Saturday, February 19, 2011

Presumptuous

This past week was my 27th wedding anniversary, and my husband gave me a list of 27 items that he loves about me. Listed as reason number ten is “You admittedly love Jeff Probst but for some reason you won’t leave me for him”. I think that he might be giving me just a little bit too much credit. Jeff has not nor will he ever ask me to be his girl, and that is a good thing because I am not sure that I could resist those dimples.

Yesterday I went to my parents’ house to pay them a visit. Congesting their street were two very large tree cutting service trucks and just in front of the trucks was an orange sign that read “Men Working Ahead”. For two hours I watched those men work at shooting hoops on the neighbor’s basketball standard but not once did they cut, trim, or even attempt to look at a tree. I guess the sign should have been a little more specific as to what type of work these men should have been doing.

And that orange “Your Tax Dollars at Work” sign seems to suppose that I want or even need the particular sidewalk or street “improvements” in my area. Pay down the national debt, give a police officer a raise, or improve education would be a great way to put MY hard earned tax dollars to work.

I am presuming by the appalled look and the “no comment” comment at the end of the report that the Nightline anchor was totally disgusted by the report, and I guess I would have been shocked if she wasn’t.
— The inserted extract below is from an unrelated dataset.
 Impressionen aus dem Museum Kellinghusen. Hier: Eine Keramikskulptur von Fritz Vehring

I am so tired of people being rewarded for bad behavior. The tattoo painting who broke up Sandra Bullock’s marriage is now reporting that she makes a lot more money after the scandal than she did before. Apparently being a hoochie mama is a lucrative business that gets you an agent, personal appearances, and your own reality show. If that is what it takes to become rich and famous these days, I will be happy to die an unknown self-respected content middle class woman.